In Oregon v. Mitchell, the Court said:
“[T]he Civil War amendments were unquestionably designed to condemn and forbid every distinction, however, trifling, on account of race.”
And in Louisiana v. United States, the Supreme Court said:
“”We bear in mind that the court has not merely the power but the duty to render a decree which will so far as possible eliminate the discriminatory effects of the past as well as bar like discrimination in the future.” 380 U.S. 145, 154 (1965).
During the oral argument in the Shelby County case, Shelby County’s lawyer said that while Congress may examine the issue of racially discriminatory voting in our nation, and can assemble a record on that subject, it was up to the Supreme Court to decide “whether the problem [of racial discrimination in voting] indeed has been solved[.]” Tr. Oral Arg., p. 66. That answer startled Justice Kagen, who immediately asked: “Well, that’s a big, new power that you are giving us, that we have the power now to decide whether racial discrimination has been solved? I did not think that that fell within our bailiwick.” She was right, of course, as it’s been within the “domain of congressional power” since the Civil War Amendments were added to our Constitution.

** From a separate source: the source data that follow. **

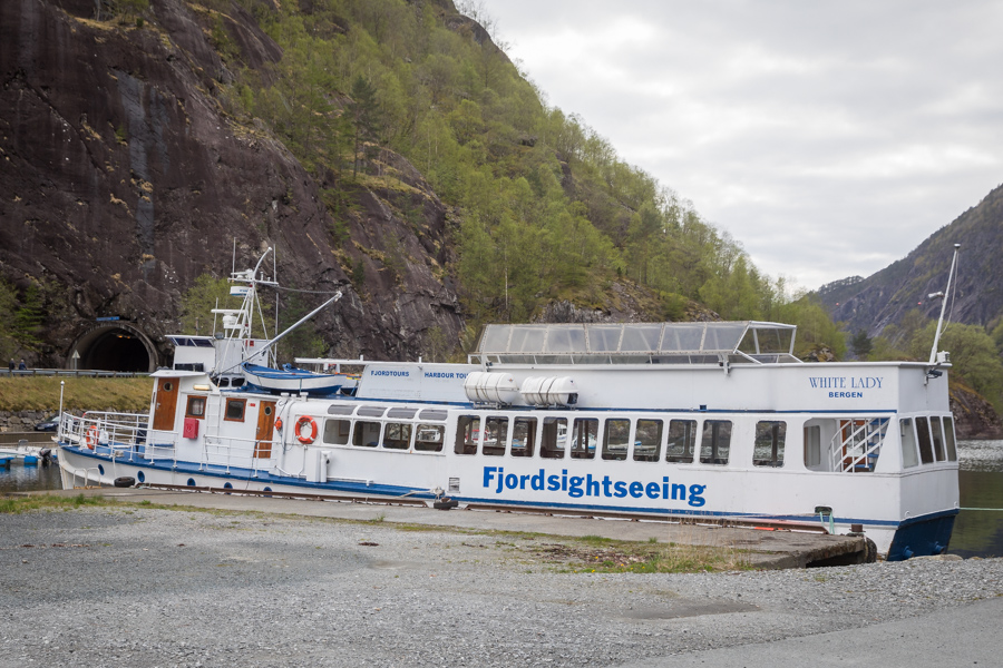 MS «White Lady» i Fjæra i mai 2020.
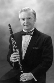 Владимир Соколов
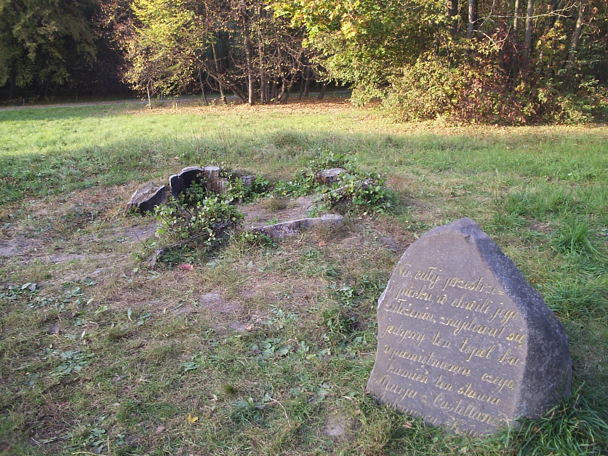 Помнік М. дэ Кастэлян у Нясвіжскім парку
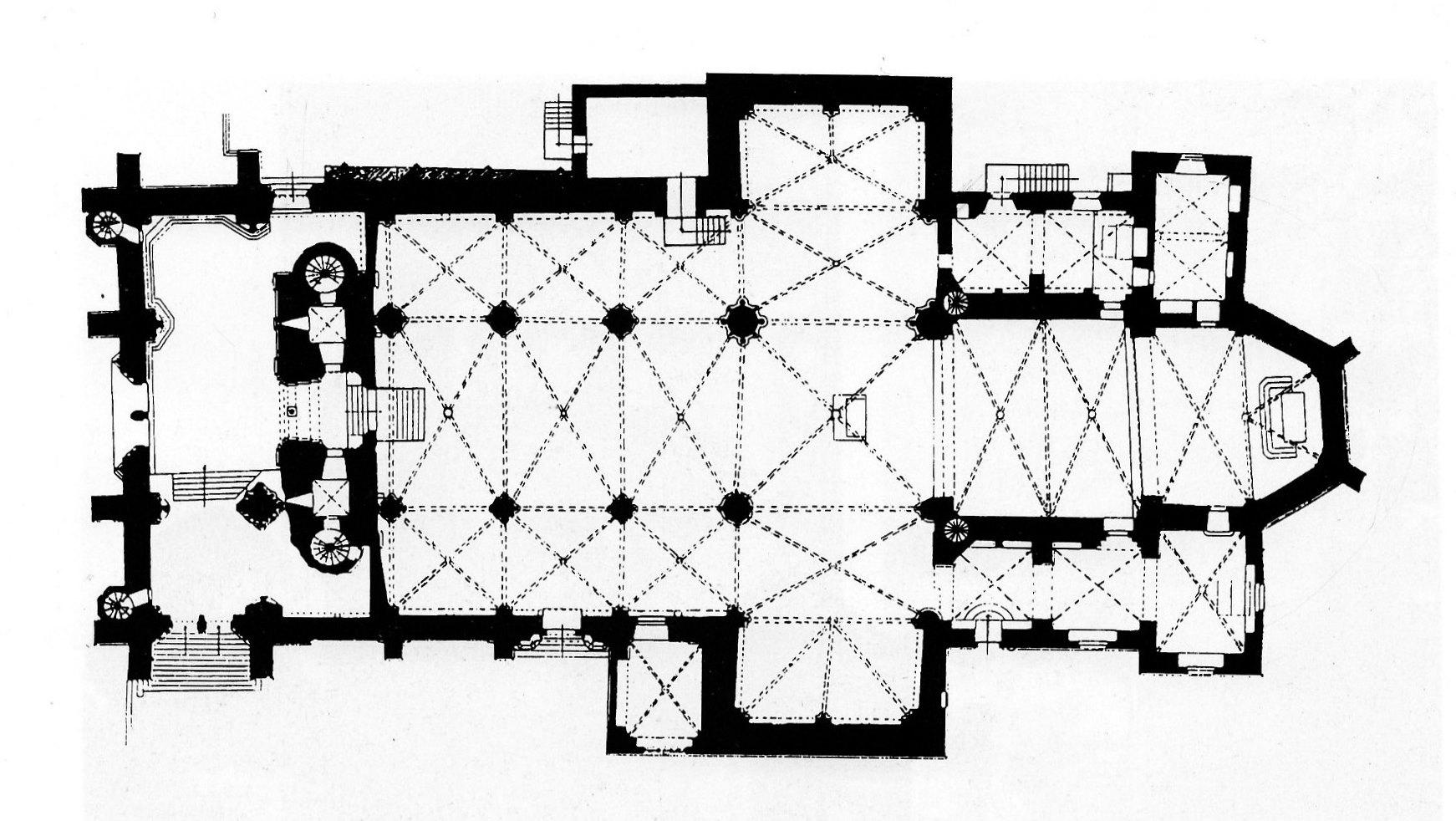 Der Grundriss des Wetzlarer Doms (Zustand 1989)
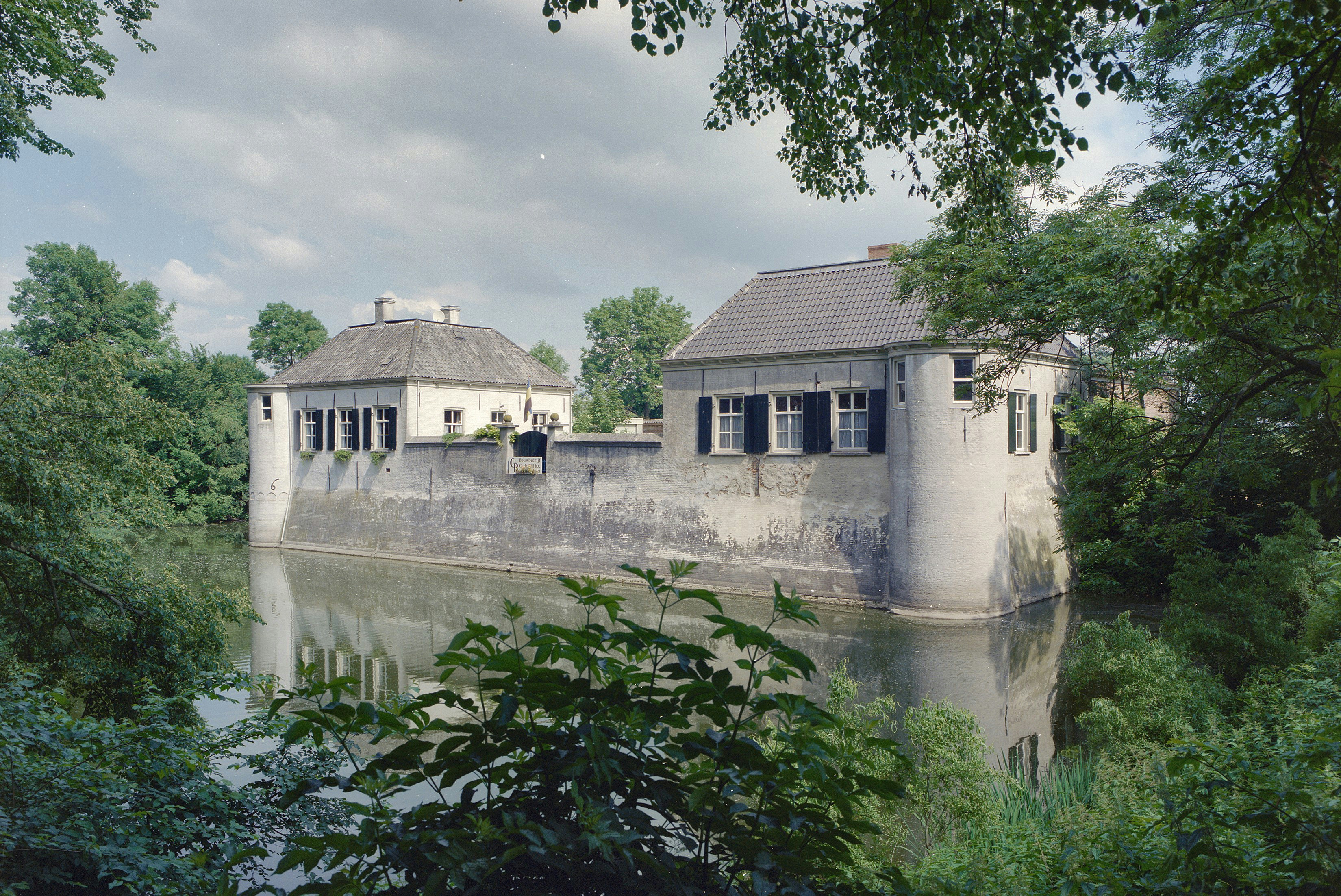 Kasteel Oijen: Exterieur OVERZICHT
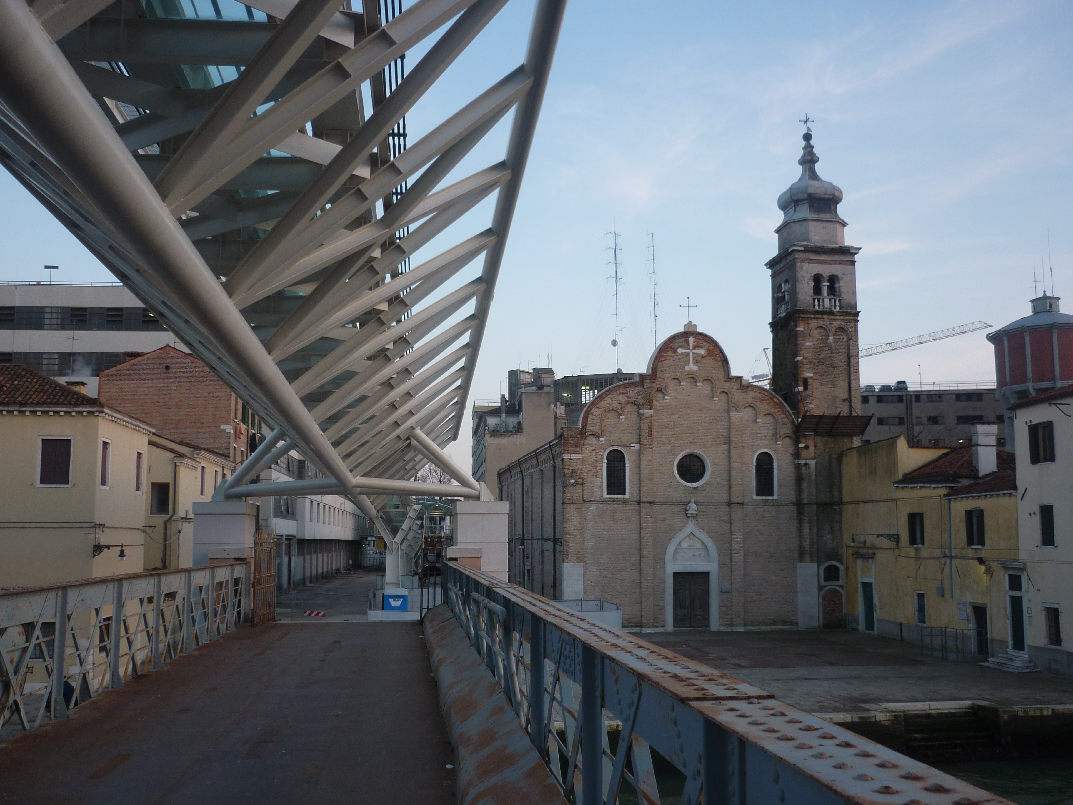 venezia
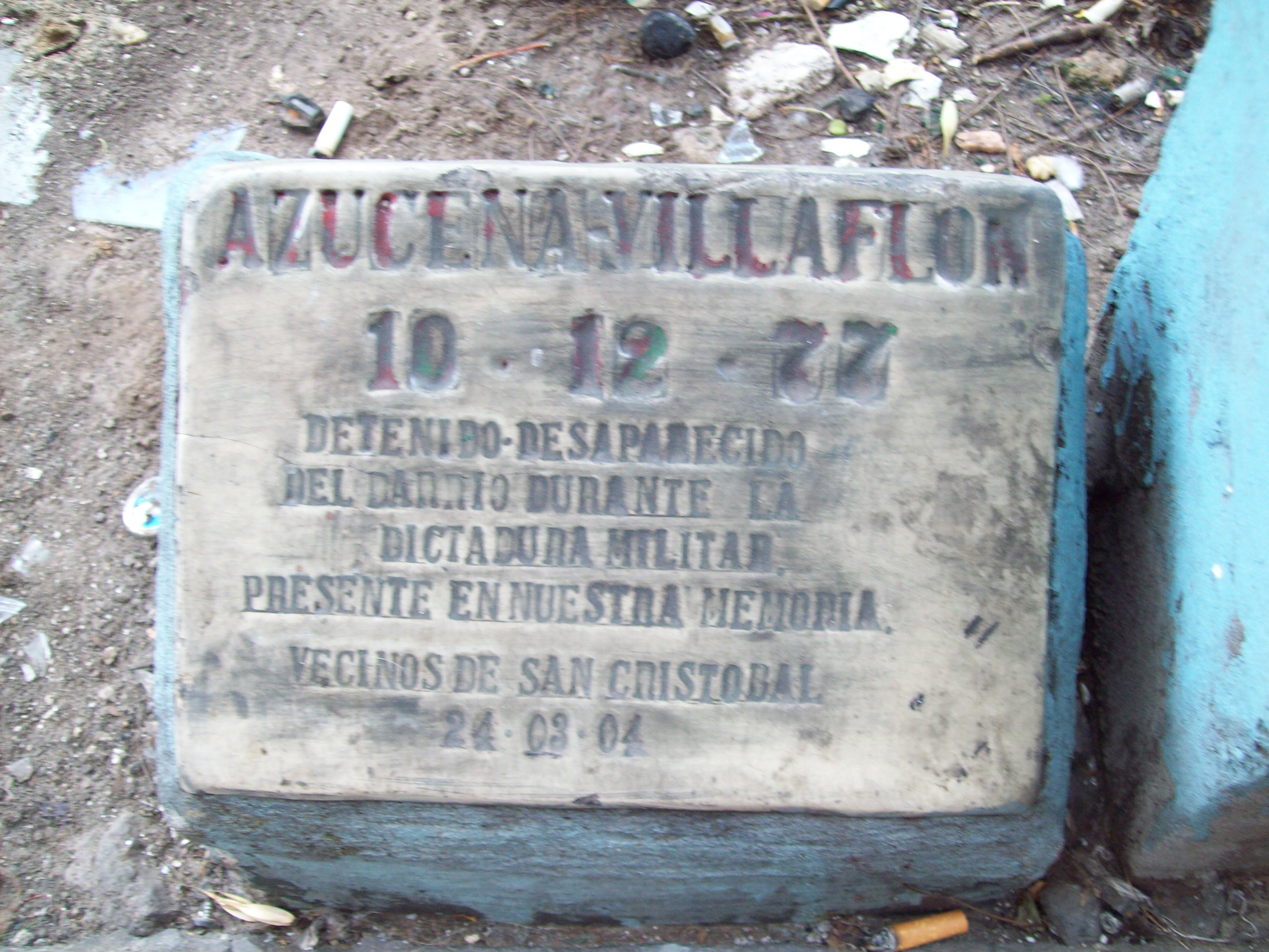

 These cases are consistent with earlier cases striking down statutes sought to be justified by the 14th amendment. All these cases held that the statutes did not “enforce” the 14th amendment but rather sought to create and protect “rights” that the Supreme Court held the amendment did not create. Oregon v. Mitchell, 400 U.S. 112 (1970). See also cases invalidating Reconstruction-era laws. United States v. Reese, 92 U.S. 214 (1876); United States v. Harris, 106 U.S. 629 (1883); Civil Rights Cases, 109 U.S. 3 (1883); Baldwin v.Ffranks,120 U.S. 678 (1887); James v. Bowman, 190 U.S. 127 (1903); Hodges v. United States, 206 U.S. 1 (1906).